Yes. Tentatively these realities touch. But I am interested
in the reality that exists in his head, not some philosophical
idea of exterior reality.
To look to another writer for a moment for an analog. There's
a moment we were discussing a little before we came onstage
in Vladimir Nabokov's The Gift which is a beautiful novel.
There are two moments which conjoin across a couple hundred pages.
The first is when the Hero, who is a young poet, sees his father
walk into a rainbow on a mountaintop while he's hunting for butterflies.
It's just a staggering image that occurs near the top of the second
chapter. It gives you a sense of the father. Who he is. He seems
a bit magical, that he has this experience of stepping into a
rainbow. Then of course, the father has disappeared under circumstances
of the revolution.
Several hundred pages later, there is a moment where the Hero,
Feodor, and Zeena, the woman who seems to be prepared for him
by fate they are certainly attracted to each other
they happen to walk into a vestibule where they're going to let
somebody into a party. The person hasn't shown up yet, and because
Europe has timers on the lights, suddenly the two are plunged
into darkness and we wonder, "Are they going to kiss? Is this
the moment when they discover that they really love each other?"
saying where the scene goes, the prism in the window casts a rainbow
over the shoulder of Zeena that the Feodor sees and the poet doesn't
really think about it much, but as a reader, you're kind of exploding.
You're thinking, "Oh, this is the disappeared father. There's
something fatal about this moment."
thought about it for a couple reasons. It seemed to me that two
people, who are not sure if they are in love or not, sharing a
darkened vestibule, that's a place that the protagonists of The
Remains of the Day as well as When We Were Orphans
would be perfectly at home. That moment strikes me being very
much at home in the context of your novels. But there's a corollary
moment here in When We Were Orphans when, during a particularly
important conversation between Sarah and Christopher, Christopher
is shredding a plant he's not even thinking what he's doing.
He's pulling the leaves off it. That reverberated for me with
a moment much earlier just a strange moment in childhood
when he's talking with Akira he's shredding a plant. I
wondered: in Nabokov, it's a sign of fate. Here, it has a certain
feeling of his childhood reality trying to break through at the
very least, in When We Were Orphans. I was wondering, was
that a planned effect, or was that a surprise that came to you
in the writing? How do you see that moment and evaluate it?
That particular thing that you described is just an accident.
I didn't plan it. He's shredding something in his childhood scenes,
and at another key moment he's shredding something. I wasn't aware
of it until you said it.
Oh well. . .
But it doesn't mean that it's extraneous for you to point
that out. You do want your characters to have certain mannerisms
that go on and on. Perhaps without thinking about it, I have things
that I have my characters do over a period of time when certain
things happen to them. And I think this is one of Christopher's
things. He shreds things. It's kind of a way of stitching together
a book. Although in this case if indeed, this is a motif, it's
an entirely flukey one. I did try and put in little things like
that, except intentionally sometimes, to tie aspects of a book.

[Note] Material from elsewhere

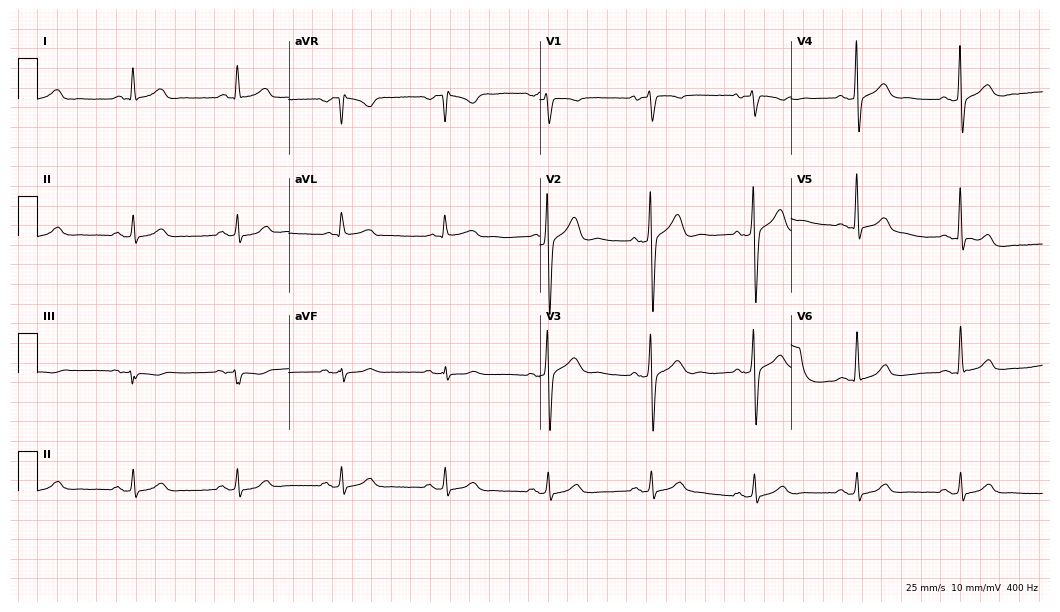
Electrocardiogram (10.2-second recording at 400 Hz), a male, 66 years old. Overall reading on record: normal ECG.

To get a reader to remember another small moment, and compare
those scenes. It's a very simple way of doing that. The magnifying
glass I used in that way. I very much wanted to start the book
with a high society detective who thinks he can conquer all the
bad things in the world by solving crimes. And so he's looking
at things through a magnifying glass. And he studies bodies, murdered
bodies, through a magnifying glass in a way that detectives do
wanted him to be looking much later in a war zone, in the middle
of a war, at charred bodies in a bombed out ruin. At the dead
members of a little girl's family. The little girl's still alive,
and he's saying "Don't worry, don't worry I'll find out
who did it." Of course, the whole place is full of charred bodies
it's a war zone. And he's looking through the same magnifying
glass. That was a deliberate use of this kind of idea. A little
habit he has, taken from one context to another, to highlight
a kind of poignant inadequacy of a certain way of approaching
the tragedies or the darkness of the world.

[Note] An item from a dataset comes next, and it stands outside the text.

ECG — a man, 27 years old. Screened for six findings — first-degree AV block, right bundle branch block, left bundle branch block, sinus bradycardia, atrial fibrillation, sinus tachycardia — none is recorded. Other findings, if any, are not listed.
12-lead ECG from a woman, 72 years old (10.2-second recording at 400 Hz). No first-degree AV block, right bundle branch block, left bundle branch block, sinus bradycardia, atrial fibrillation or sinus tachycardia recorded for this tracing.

How about writers that you looked up to. Is there anybody
that you feel most strongly influenced by, or that inspired you
to become a writer in the first place?
I'm probably not a typical writer in many ways unless
everyone else is lying. When I talk to my friends, they seem to
have grown up reading a lot, often writing from an early age,
and indeed, having big mentor-type writers. I don't mean interpersonally.
It might be Tolstoy or whomever that they've grown up with. I
kind of missed out on all that. I actually read very little as
a teenager in fact, generally. I wanted to be a singer-songwriter
until I was about 24. Like many things in life you bang
on a door and it doesn't open, and another one happens to open,
so you go through it. That's what happened to me with writing.
I suddenly discovered writing fiction at around age 24. And I
started to do it. I was allowed to do it, so I very rapidly started
to get published after years of getting nowhere as a singer-songwriter.
answer your question, it's a bit odd. There are writers that I
really like. Of the classical authors, I like for instance, Dostoevski
a lot, and Chekhov. But I don't know to what extent they've influenced
me. The odd thing I notice is that writer's I don't particularly
like, often influence me quite a lot. Even people I haven't read
very much have a kind of peculiar influence on me. It's just there's
one aspect and, I think, "Oh, I'll adopt that."
instance, Proust's novel this dirty great long thing. I
always think I ought to read it, but I haven't gotten past the
first volume. I've only gotten about 80 pages into this four-thousand
page book. I can't get beyond that because it gets incredibly
boring around that point. And yet, the first 60 pages or so, the
thing that's called the Overture, I think has probably taught
me more about writing than almost any other bit of writing. I
read that between my first and second novels and it was a complete
revelation to me: that you didn't really have to write your novels
in a kind of screenplay way, with a scene, and a scene and another
scene. I don't know if you are familiar with that Overture thing
or not, I don't know if you are. . .
That's about as far as I got too. . .
But the possibility that you can just follow a mind. The memory,
just drifting from a fragment of one scene set in one point in
time, and then suddenly be reminded of another thing that happened
many, many years apart. That you can move from one scene to another
like this playing around very fluidly with the associations
of one scene to the next reverberating against each another.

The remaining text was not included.